Fort de son expérience de critique gastronomique depuis 2000 au Washington Post, Tom Sietsema se risque pourtant à un pronostic prudent. »Il devrait y avoir au moins deux restaurants « trois étoiles » dans la ville. Je serais surpris s’il y en avait moins et avec de la chance nous en aurons au moins quatre », prédit-il.

Parmi les favoris: Mini Bar, du chef espagnol et « washingtonien » d’adoption José Andrés, qui a débuté sous les ordres du catalan Ferran Adria et s’est récemment illustré dans une (coûteuse) dispute avec Donald Trump après les propos du candidat républicain sur les immigrés. « Pour moi, c’est l’une des meilleures cuisines d’avant-garde du pays », assure Tom Sietsema à propos du menu dégustation fait d’une trentaine de plats, pour une facture pouvant monter à quelque 400 dollars par personne avec le vin. « Elle vous transporte véritablement or je pense que ce que l’on veut pour un restaurant de trois étoiles Michelin, c’est que la cuisine ne soit pas simplement merveilleuse mais qu’elle nous stupéfie », souligne le critique.

Champions de l’emprunt

Parmi ses autres favoris, Rasika, « probablement l’un des meilleurs restaurants indiens du pays » et Komi, un grec dont le chef, Johnny Monis, tient aussi un petit restaurant thaï crédité pour avoir, avec Rose’s Luxury, lancé le renouveau gastronomique de la ville.

Une diversité qui illustre bien l’identité culinaire de Washington, faite des mille influences de ses habitants venus du monde entier. « C’est l’un des points forts de la cuisine américaine. Nous sommes très bons pour emprunter autour du monde et nous l’approprier », juge Tom Sietsema.

Pineapple & Pearls
Pineapple & Pearls© afp

Certains restaurants de Washington ne donnent pas encore « la même valeur à la décoration et à l’ambiance que ce qu’il y a dans l’assiette », regrette-t-il cependant. Autre bémol à la venue du guide Michelin: il n’inclura dans un premier temps que Washington intra-muros. Or, c’est en banlieue « que nous avons certains de nos meilleurs restaurants ».

Gourmet passionné né à Washington, Jason Tilery partage son pronostic à propos de Mini Bar.

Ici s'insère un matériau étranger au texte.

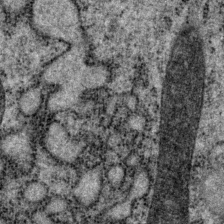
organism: P. pacificus
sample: Pharynx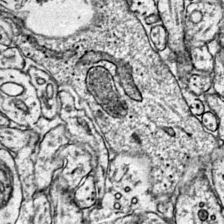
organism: Mouse
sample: Primary visual cortex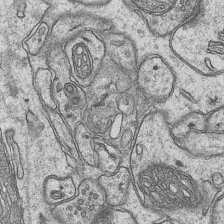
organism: Mouse
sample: CA1 Hippocampus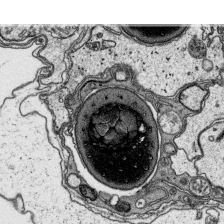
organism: Platynereis dumerilii
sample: Parapodia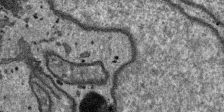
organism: Human
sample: Lung epithelial cells, uninfected (mock) control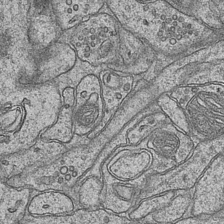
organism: Mouse
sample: CA1 Hippocampus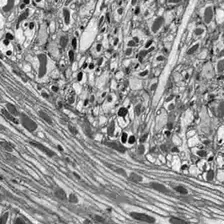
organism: Drosophila
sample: Optic lobe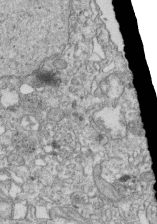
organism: Human
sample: HeLa cell HIV synapse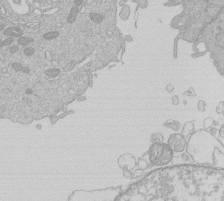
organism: Human
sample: Macrophage cells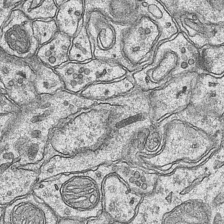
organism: Mouse
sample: CA1 Hippocampus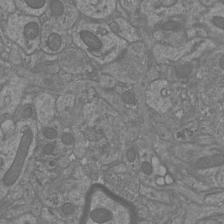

Employé de 39 ans d’une compagnie d’assurance de santé, il investit une bonne partie de son salaire dans ses sorties culinaires qu’il narre dans un blog, Capital Gourmand.

Pineapple & Pearls « est au niveau d’un restaurant de deux étoiles Michelin », estime-t-il après y avoir dîné deux fois.

Ouvert au printemps par le chef Eric Ziebold, le restaurant de cuisine moderne américaine Métier pourrait aussi avoir ses chances, selon Jason Tilery qui y a particulièrement apprécié une pomme de terre braisée au caviar dont les saveurs étaient capturées par une cloche en verre.

Mais dans les deux cas, leur ouverture très récente freine leurs chances de décrocher des étoiles, le guide comptant parmi ses critères « la constance de la prestation », en plus de « la qualité des produits, la maîtrise des cuissons et des saveurs, la personnalité du chef dans ses plats et le rapport qualité-prix ».